Let us first prove that #sqrt(21)# is a real number, in fact, the square root of all positive real numbers is real. If #x# is a real number, then we define for the positive numbers #sqrt(x)="sup"{yinRR:y^2<=x}#. This means that we look at all real numbers #y# such that #y^2<=x# and take the smallest real number that is bigger than all of these #y#'s, the so called supremum. For negative numbers, these #y#'s don't exist, since for all real numbers, taking the square of this number results in a positive number, and all positive numbers are bigger than negative numbers.
For all positive numbers, there is always some #y# that fits the condition #y^2<=x#, namely #0#. Furthermore, there is an upper bound to these numbers, namely #x+1#, since if #0<=y<1#, then #x+1>y#, if #y>=1#, then #y<=y^2<=x#, so #x+1>y#. We can show that for each bounded non empty set of real numbers, there is always a unique real number that acts as a supremum, due to the so called completeness of #RR#. So for all positive real numbers #x# there is a real #sqrt(x)#. We can also show that in this case #sqrt(x)^2=x#, but unless you want me to, I will not prove this here. Lastly we note that #sqrt(x)>=0#, since #0# is a number that fits the condition, as stated before.
Now for the irrationality of #sqrt(21)#. If it were not irrational (so rational), we could write it as #sqrt(21)=a/b# with #a# and #b# whole numbers and #a/b# simplified as much as possible, meaning that #a# and #b# have no common divisor, except for #1#. Now this means that #21=a^2/b^2#.

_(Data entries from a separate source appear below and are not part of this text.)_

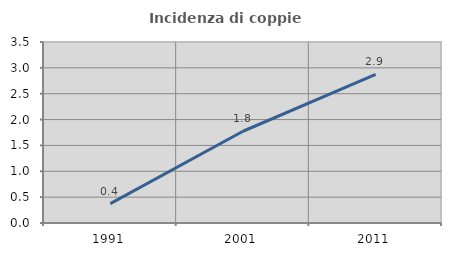
| Category | Incidenza di coppie miste |
|---|---|
| 1991.0 | 0.374 |
| 2001.0 | 1.774 |
| 2011.0 | 2.872 |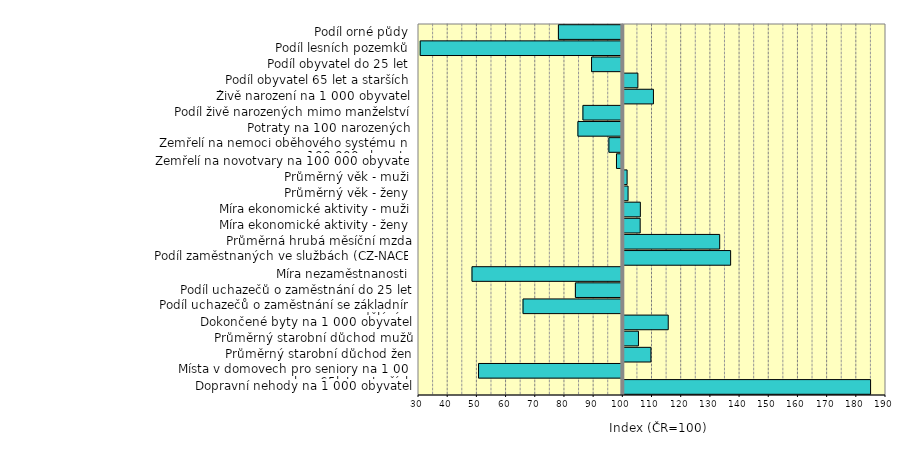
| Category | Series 0 |
|---|---|
| Dopravní nehody na 1 000 obyvatel | 184.719 |
| Místa v domovech pro seniory na 1 000 obyv 65let a starších | 50.571 |
| Průměrný starobní důchod žen | 109.456 |
| Průměrný starobní důchod mužů | 105.189 |
| Dokončené byty na 1 000 obyvatel | 115.394 |
| Podíl uchazečů o zaměstnání se základním vzděláním | 65.818 |
| Podíl uchazečů o zaměstnání do 25 let | 83.756 |
| Míra nezaměstnanosti | 48.33 |
| Podíl zaměstnaných ve službách (CZ-NACE) | 136.77 |
| Průměrná hrubá měsíční mzda | 133.02 |
| Míra ekonomické aktivity - ženy | 105.78 |
| Míra ekonomické aktivity - muži | 105.838 |
| Průměrný věk - ženy | 101.632 |
| Průměrný věk - muži | 101.298 |
| Zemřelí na novotvary na 100 000 obyvatel | 97.83 |
| Zemřelí na nemoci oběhového systému na 100 000 obyvatel | 95.228 |
| Potraty na 100 narozených | 84.619 |
| Podíl živě narozených mimo manželství | 86.338 |
| Živě narození na 1 000 obyvatel | 110.326 |
| Podíl obyvatel 65 let a starších | 104.994 |
| Podíl obyvatel do 25 let | 89.289 |
| Podíl lesních pozemků | 30.584 |
| Podíl orné půdy | 77.937 |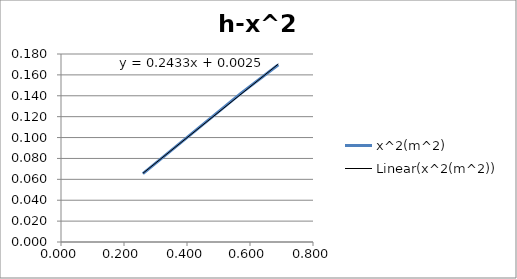
| Category | x^2(m^2) |
|---|---|
| 0.26 | 0.066 |
| 0.57 | 0.142 |
| 0.69 | 0.17 |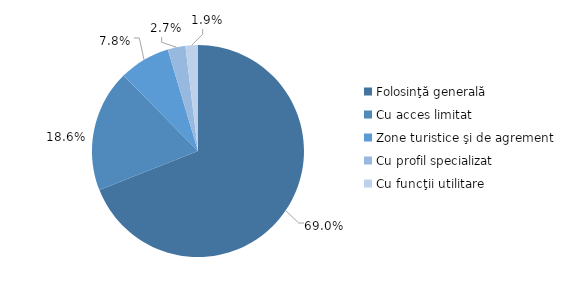
| Category | Series 0 |
|---|---|
| Folosinţă generală | 0.69 |
| Cu acces limitat | 0.186 |
| Zone turistice şi de agrement | 0.078 |
| Cu profil specializat | 0.027 |
| Cu funcţii utilitare | 0.019 |

Now we use something called the prime factorization of the natural numbers. This means we can write down each positive whole number as a unique product of prime numbers. For #21# this is #3*7# and for #a# and #b# this is some arbitrary product of primes #a=a_1*...*a_n# and #b=b_1*...*b_m#. The fact that the only common divisor of #a# and #b# is #1# is equivalent to the fact that #a# and #b# share no primes in their factorization, so there are #a_i# and #b_j# such that #a_i=b_j#. This means that #a^2# and #b^2# also don't share any primes, since #a^2=a_1*a_1*...*a_n*a_n# and #b^2=b_1*b_1*...b_m*b_m#., therefore the only common divisor of #a^2# and #b^2# is #1#. Since #a^2=21b^2#, this means #b^2=1#, so #b=1#. Therefore #sqrt(21)=a#. Note that this only holds under the assumption that #sqrt(21)# is rational.

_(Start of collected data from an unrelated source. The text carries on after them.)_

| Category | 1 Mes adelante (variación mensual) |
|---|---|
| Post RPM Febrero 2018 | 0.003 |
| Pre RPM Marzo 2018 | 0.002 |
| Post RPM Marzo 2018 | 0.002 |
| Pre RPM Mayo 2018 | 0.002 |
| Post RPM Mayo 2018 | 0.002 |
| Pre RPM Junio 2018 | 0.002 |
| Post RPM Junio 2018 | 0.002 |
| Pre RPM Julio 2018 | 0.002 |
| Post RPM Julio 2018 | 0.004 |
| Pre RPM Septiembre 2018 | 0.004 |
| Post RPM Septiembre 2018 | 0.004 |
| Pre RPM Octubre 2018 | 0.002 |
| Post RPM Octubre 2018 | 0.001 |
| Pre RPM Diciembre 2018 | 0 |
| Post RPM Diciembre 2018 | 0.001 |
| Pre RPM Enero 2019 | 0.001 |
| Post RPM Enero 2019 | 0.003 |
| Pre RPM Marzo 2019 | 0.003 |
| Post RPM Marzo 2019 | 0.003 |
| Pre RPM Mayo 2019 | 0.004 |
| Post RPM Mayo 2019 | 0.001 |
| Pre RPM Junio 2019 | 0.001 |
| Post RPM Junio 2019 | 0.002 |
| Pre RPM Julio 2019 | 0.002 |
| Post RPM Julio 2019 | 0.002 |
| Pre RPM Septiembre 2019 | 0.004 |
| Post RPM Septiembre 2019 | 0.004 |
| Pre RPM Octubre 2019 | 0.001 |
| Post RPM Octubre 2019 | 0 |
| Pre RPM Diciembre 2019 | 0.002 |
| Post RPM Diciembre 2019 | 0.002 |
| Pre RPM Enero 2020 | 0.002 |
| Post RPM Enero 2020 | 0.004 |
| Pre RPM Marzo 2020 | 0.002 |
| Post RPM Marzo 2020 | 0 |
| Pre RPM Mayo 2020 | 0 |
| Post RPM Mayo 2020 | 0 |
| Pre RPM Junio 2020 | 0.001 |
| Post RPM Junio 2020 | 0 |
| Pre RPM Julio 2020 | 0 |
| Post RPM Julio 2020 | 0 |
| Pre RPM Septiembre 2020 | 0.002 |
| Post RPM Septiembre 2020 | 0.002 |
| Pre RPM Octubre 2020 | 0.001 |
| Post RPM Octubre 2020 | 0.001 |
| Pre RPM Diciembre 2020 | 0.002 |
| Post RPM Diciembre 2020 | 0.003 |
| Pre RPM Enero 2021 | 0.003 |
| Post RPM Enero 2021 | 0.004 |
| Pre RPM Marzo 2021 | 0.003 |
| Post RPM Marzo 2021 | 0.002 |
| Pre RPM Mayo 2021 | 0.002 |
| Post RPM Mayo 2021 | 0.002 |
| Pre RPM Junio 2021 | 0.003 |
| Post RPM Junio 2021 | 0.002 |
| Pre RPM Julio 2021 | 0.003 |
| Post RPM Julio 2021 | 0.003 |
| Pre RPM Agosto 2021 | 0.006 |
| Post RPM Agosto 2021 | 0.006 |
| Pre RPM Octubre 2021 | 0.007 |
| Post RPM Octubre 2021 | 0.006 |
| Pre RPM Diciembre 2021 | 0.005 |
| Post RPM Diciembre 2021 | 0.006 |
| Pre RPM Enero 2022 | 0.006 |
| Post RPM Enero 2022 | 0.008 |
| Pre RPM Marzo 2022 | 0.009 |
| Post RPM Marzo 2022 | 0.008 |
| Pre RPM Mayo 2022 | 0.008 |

Now we could of course run through all whole positive numbers smaller than #21# and check if squaring them gives #21#, but this is a boring method. To do it in a more interesting way, we turn again to our primes. We know that #a^2=a_1*a_1*...*a_n*a_n# and #21=3*7#, so #3*7=a_1*a_1*...*a_n*a_n#. On the left side, every prime occurs only once, on the right hand, every prime occurs at least twice, and always an even amount of times (if #a_1=a_n# it would for instace occur at least four times). But as we've stated, these prime factorizations are unique, so this can't be right. Therefore #21nea^2#, so #anesqrt(21)#, meaning that our earlier assumption of #sqrt(21)# being rational turns out to be wrong, therefore #sqrt(21)# is irrational.
Note that the same argument holds for any positive whole number #x# with a prime factorization where one of the primes apears an uneven number of times, since the square of a whole number always has all of its prime factors apearing an even amount of times. From this we conclude that if #x# is a positive whole number (#x inNN#) has a prime factor that occurs only an uneven amount of times, #sqrt(x)# will be irrational.
I'm aware that this proof may seem a bit long, but it uses important concepts form mathematics. Probably in any high school curriculum, these kind of reasonings are not included (I'm not 100% sure, I don't know the curriculum of each high school in the world), but for actual mathematicians, proving stuff is one of the most important activities they do. Therefore I wanted to show you what kind of mathematics is behind taking the square root of things. What you need to take away from this, is that indeed #sqrt(21)# is an irrational number.